—Россия, — заметила я. — Но я не собираюсь разорять «Аэрофлот» своей страховкой. В последнее
время... мне все кажется почти одинаковым. Во всех странах разная еда, но это все равно еда. Ты понимаешь, о чем я?
— Как ты это называешь? Точно! Чушь собачья!
Видишь ли, у тебя тогда была привычка притворяться, будто ты понятия не имеешь, о чем я говорю, если я заводила речь о чем-то сложном или утонченном. Позже эта стратегия игры в дурачка, начавшаяся как ласковое поддразнивание, деформировалась в более мрачную неспособность ухватить смысл моих слов, и не потому, что они были трудны для понимания, а потому, что слишком ясны, а тебе так не нравилось.

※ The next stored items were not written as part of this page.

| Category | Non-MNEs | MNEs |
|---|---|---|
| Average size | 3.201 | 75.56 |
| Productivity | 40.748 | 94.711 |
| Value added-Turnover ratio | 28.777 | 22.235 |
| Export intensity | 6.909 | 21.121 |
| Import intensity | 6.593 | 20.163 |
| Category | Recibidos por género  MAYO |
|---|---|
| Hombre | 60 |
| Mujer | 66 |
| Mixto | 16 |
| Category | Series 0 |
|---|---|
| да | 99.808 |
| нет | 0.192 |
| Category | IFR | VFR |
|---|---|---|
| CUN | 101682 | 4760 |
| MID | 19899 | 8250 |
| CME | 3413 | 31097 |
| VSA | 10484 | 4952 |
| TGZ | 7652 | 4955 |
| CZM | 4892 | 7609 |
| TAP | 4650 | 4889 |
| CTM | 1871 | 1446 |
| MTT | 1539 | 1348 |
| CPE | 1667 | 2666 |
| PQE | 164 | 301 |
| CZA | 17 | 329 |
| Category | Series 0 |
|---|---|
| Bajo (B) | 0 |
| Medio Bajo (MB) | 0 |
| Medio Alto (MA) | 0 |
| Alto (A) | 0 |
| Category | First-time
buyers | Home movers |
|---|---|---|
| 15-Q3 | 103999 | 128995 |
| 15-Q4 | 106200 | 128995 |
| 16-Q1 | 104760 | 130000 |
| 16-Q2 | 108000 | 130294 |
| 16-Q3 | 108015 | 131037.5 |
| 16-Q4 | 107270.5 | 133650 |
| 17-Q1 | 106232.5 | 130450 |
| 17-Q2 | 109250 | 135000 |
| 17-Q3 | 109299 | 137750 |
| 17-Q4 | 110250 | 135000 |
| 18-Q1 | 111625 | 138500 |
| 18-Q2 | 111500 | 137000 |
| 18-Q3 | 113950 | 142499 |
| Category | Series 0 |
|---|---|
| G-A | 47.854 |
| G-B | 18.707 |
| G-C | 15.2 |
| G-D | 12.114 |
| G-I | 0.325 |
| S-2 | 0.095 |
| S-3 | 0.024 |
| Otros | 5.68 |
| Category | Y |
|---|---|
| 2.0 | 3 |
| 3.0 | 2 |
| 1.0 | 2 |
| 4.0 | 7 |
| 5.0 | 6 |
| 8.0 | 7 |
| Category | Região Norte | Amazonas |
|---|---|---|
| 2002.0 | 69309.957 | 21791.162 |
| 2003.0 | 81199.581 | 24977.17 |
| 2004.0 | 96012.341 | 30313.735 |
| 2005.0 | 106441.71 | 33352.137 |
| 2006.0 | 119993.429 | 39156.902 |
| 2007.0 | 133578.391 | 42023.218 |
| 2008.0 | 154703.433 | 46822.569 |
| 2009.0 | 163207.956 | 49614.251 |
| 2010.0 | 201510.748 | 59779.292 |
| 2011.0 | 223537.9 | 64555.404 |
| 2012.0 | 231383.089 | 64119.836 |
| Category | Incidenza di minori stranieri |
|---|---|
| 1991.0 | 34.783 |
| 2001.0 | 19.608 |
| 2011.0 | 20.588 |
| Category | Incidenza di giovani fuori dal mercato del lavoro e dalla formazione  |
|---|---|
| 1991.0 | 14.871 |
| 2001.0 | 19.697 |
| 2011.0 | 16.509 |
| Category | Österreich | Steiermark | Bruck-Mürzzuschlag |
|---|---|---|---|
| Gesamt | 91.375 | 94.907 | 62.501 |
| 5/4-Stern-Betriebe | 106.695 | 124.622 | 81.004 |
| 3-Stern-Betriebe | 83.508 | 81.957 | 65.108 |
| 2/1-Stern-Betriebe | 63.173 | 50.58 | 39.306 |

Тогда позволь мне пояснить: во всех странах разный климат, но в них все равно есть какой-то климат, какая-то архитектура, склонность рыгать за обеденным столом, где-то допустимая, а где-то грубое нарушение этикета. В результате я стала меньше уделять внимания, например, вопросу, следует ли в Марокко оставлять босоножки у порога, чем константе: в любой стране существуют обычаи, касающиеся обуви. Путешествия вроде бы требуют множества хлопот: проверка багажа, акклиматизация — остается лишь придерживаться привычного спектра погода— обувь, и сам спектр уже кажется некоей константой, безжалостно приземляющей меня в одно и то же место. Тем не менее, хоть я иногда поругивала глобализацию — теперь я могла купить твои любимые темно-коричневые спортивные ботинки из «Банановой республики» в Бангкоке, — мир в моей голове, мои мысли, мои чувства, мои слова — все это действительно стало однообразным. Единственным настоящим путешествием для меня стало бы путешествие в другую жизнь, а не в другой аэропорт.

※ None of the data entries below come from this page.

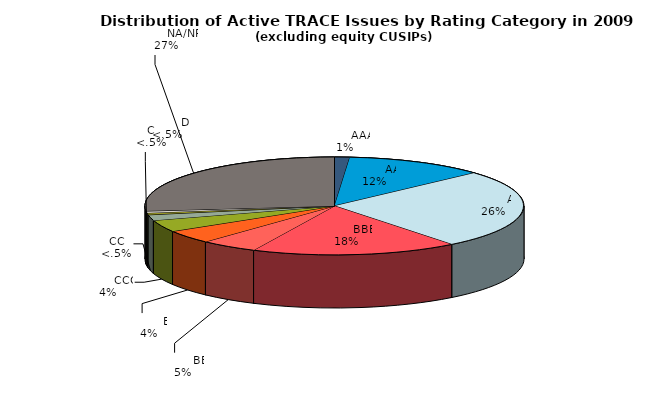
| Category | Series 0 |
|---|---|
|         AAA | 413 |
|         AA | 3811 |
|         A | 8365 |
|         BBB | 5635 |
|         BB | 1567 |
|         B | 1403 |
|         CCC | 1254 |
|         CC | 593 |
|         C | 205 |
|         D | 189 |
|         NA/NR | 8526 |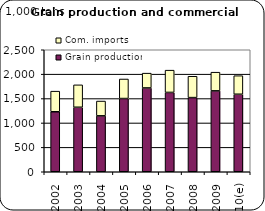
| Category | Grain production | Com. imports |
|---|---|---|
| 2002 | 1229.193 | 422.628 |
| 2003 | 1321.55 | 459.473 |
| 2004 | 1145.65 | 303.478 |
| 2005 | 1500.206 | 400.615 |
| 2006 | 1717.295 | 303.575 |
| 2007 | 1625.649 | 456.299 |
| 2008 | 1519.401 | 437.583 |
| 2009 | 1657.792 | 382.738 |
| 2010(e) | 1588.35 | 380.336 |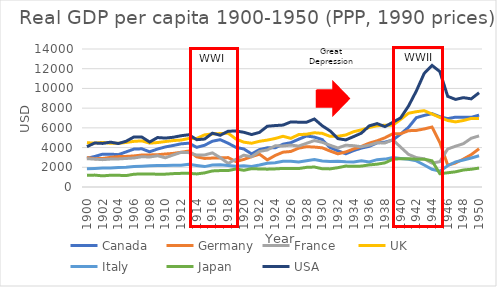
| Category | Canada | Germany | France | UK | Italy | Japan | USA |
|---|---|---|---|---|---|---|---|
| 1900.0 | 2911.266 | 2984.759 | 2875.686 | 4491.814 | 1854.688 | 1179.513 | 4090.787 |
| 1901.0 | 3096.777 | 2871.333 | 2826.495 | 4450.398 | 1885.208 | 1206.463 | 4463.863 |
| 1902.0 | 3330.925 | 2893.467 | 2775.29 | 4525.281 | 1915.135 | 1128.905 | 4420.63 |
| 1903.0 | 3333.628 | 3008.158 | 2830.548 | 4439.616 | 1932.491 | 1192.628 | 4550.894 |
| 1904.0 | 3279.564 | 3083.353 | 2846.708 | 4427.944 | 1966.435 | 1188.088 | 4409.532 |
| 1905.0 | 3561.817 | 3104.045 | 2894.02 | 4520.476 | 2006.747 | 1156.755 | 4642.164 |
| 1906.0 | 3846.207 | 3152.137 | 2943.281 | 4631.085 | 2074.707 | 1297.21 | 5079.124 |
| 1907.0 | 3874.85 | 3244.873 | 3070.329 | 4678.579 | 2111.641 | 1325.155 | 5064.89 |
| 1908.0 | 3572.061 | 3254.311 | 3044.949 | 4449.192 | 2156.211 | 1318.439 | 4560.616 |
| 1909.0 | 3849.598 | 3274.706 | 3166.815 | 4510.523 | 2173.417 | 1300.542 | 5017.496 |
| 1910.0 | 4065.761 | 3347.648 | 2965.207 | 4610.78 | 2175.518 | 1303.755 | 4963.736 |
| 1911.0 | 4212.538 | 3408.404 | 3249.577 | 4708.9 | 2199.161 | 1355.578 | 5045.684 |
| 1912.0 | 4377.131 | 3523.694 | 3514.493 | 4761.747 | 2201.377 | 1384.083 | 5200.698 |
| 1913.0 | 4446.765 | 3648.006 | 3484.77 | 4920.546 | 2304.793 | 1386.689 | 5300.729 |
| 1914.0 | 4025.285 | 3059.29 | 3236.336 | 4926.582 | 2179.156 | 1326.502 | 4799.201 |
| 1915.0 | 4232.888 | 2899.012 | 3248.067 | 5288.266 | 2069.694 | 1429.715 | 4864.193 |
| 1916.0 | 4646.115 | 2934.503 | 3463.331 | 5384.38 | 2240.26 | 1629.718 | 5458.693 |
| 1917.0 | 4800.581 | 2952.079 | 2978.927 | 5421.016 | 2247.153 | 1665.063 | 5247.737 |
| 1918.0 | 4440.595 | 2983.157 | 2395.529 | 5459.315 | 2190.668 | 1668.413 | 5658.984 |
| 1919.0 | 4019.343 | 2586.272 | 2811.375 | 4870.408 | 2102.738 | 1827.214 | 5680.406 |
| 1920.0 | 3861.476 | 2795.596 | 3226.921 | 4547.914 | 2152.784 | 1695.754 | 5552.327 |
| 1921.0 | 3357.01 | 3077.826 | 3074.626 | 4439.151 | 2079.5 | 1859.503 | 5322.734 |
| 1922.0 | 3793.146 | 3330.985 | 3610.392 | 4636.935 | 2231.232 | 1831.122 | 5539.844 |
| 1923.0 | 3975.958 | 2749.579 | 3753.526 | 4759.71 | 2413.777 | 1809.35 | 6164.199 |
| 1924.0 | 3977.019 | 3198.829 | 4179.464 | 4920.942 | 2456.98 | 1836.317 | 6232.551 |
| 1925.0 | 4340.276 | 3531.678 | 4166.378 | 5144.494 | 2602.341 | 1885.162 | 6282.419 |
| 1926.0 | 4497.057 | 3604.636 | 4249.469 | 4936.114 | 2600.228 | 1871.578 | 6602.442 |
| 1927.0 | 4846.996 | 3941.099 | 4153.971 | 5314.938 | 2530.703 | 1869.767 | 6576.499 |
| 1928.0 | 5171.589 | 4089.994 | 4431.465 | 5356.965 | 2666.2 | 1992.372 | 6569.345 |
| 1929.0 | 5065.446 | 4051.406 | 4709.998 | 5503.318 | 2777.99 | 2025.735 | 6898.722 |
| 1930.0 | 4810.605 | 3973.358 | 4531.558 | 5440.862 | 2630.982 | 1850.391 | 6212.713 |
| 1931.0 | 4003.693 | 3651.514 | 4235.26 | 5138.416 | 2578.905 | 1837.341 | 5691.367 |
| 1932.0 | 3671.453 | 3361.678 | 3959.123 | 5148.253 | 2615.175 | 1961.583 | 4908.366 |
| 1933.0 | 3370.406 | 3555.788 | 4239.126 | 5277.461 | 2565.061 | 2122.436 | 4776.915 |
| 1934.0 | 3691.03 | 3858.212 | 4191.731 | 5607.508 | 2538.053 | 2098.342 | 5113.608 |
| 1935.0 | 3950.625 | 4119.813 | 4085.931 | 5799.005 | 2654.108 | 2120.468 | 5466.838 |
| 1936.0 | 4124.206 | 4450.742 | 4243.998 | 6035.169 | 2540.304 | 2244.421 | 6203.884 |
| 1937.0 | 4473.41 | 4684.923 | 4486.637 | 6217.619 | 2772.274 | 2315.116 | 6430.121 |
| 1938.0 | 4545.91 | 4993.597 | 4466.211 | 6266.452 | 2830.122 | 2449.275 | 6126.466 |
| 1939.0 | 4768.131 | 5406.244 | 4793.311 | 6262.401 | 2980.825 | 2816.057 | 6560.753 |
| 1940.0 | 5368.245 | 5402.506 | 4042.168 | 6856.005 | 2897.093 | 2874.29 | 7009.637 |
| 1941.0 | 6050.767 | 5711.15 | 3309.382 | 7481.676 | 2822.257 | 2872.704 | 8205.683 |
| 1942.0 | 7033.376 | 5739.927 | 2981.461 | 7638.868 | 2648.295 | 2818.217 | 9741.105 |
| 1943.0 | 7262.759 | 5889.648 | 2860.141 | 7743.702 | 2233.864 | 2821.623 | 11518.172 |
| 1944.0 | 7442.561 | 6083.747 | 2421.769 | 7405.392 | 1797.188 | 2658.973 | 12333.45 |
| 1945.0 | 7132.953 | 4514.284 | 2573.142 | 7056.135 | 1608.635 | 1346.126 | 11708.648 |
| 1946.0 | 6931.243 | 2216.843 | 3855.192 | 6745.34 | 2161.68 | 1444.216 | 9196.543 |
| 1947.0 | 7088.211 | 2436.091 | 4137.898 | 6604.411 | 2555.551 | 1540.944 | 8885.994 |
| 1948.0 | 7065.324 | 2833.717 | 4393.365 | 6745.636 | 2735.259 | 1725.286 | 9064.562 |
| 1949.0 | 7064.08 | 3282.464 | 4946.345 | 6955.693 | 2948.367 | 1799.826 | 8943.744 |
| 1950.0 | 7291.48 | 3880.887 | 5185.851 | 6939.374 | 3171.702 | 1920.721 | 9561.348 |

Тогда в парке я коротко выразила свою мысль:
— Материнство — чужая страна.
В те редкие моменты, когда мне казалось, что я действительно хочу это сделать, ты начинал нервничать.
— Ты вполне довольна своими успехами, но я не испытываю оргазма самореализации от поисков территорий для рекламных клиентов с Мэдисон-авеню.
Я остановилась, оперлась спиной о теплые деревянные перила, ограждающие Гудзон, и повернулась к тебе лицом:
—Хорошо. Тогда что должно случиться? С тобой, с профессией? Чего мы ждем и на что надеемся?
Ты покачал головой, внимательно всмотрелся в мое лицо. Казалось, ты понял, что я не пытаюсь оспорить твои достижения или важность твоей работы. Дело было в чем-то другом.
—Я мог бы проводить разведку для художественных фильмов.
—Но ведь ты всегда говорил, что это та же самая работа: ты находишь полотно, а рисует на нем кто-то другой. И за рекламу лучше платят.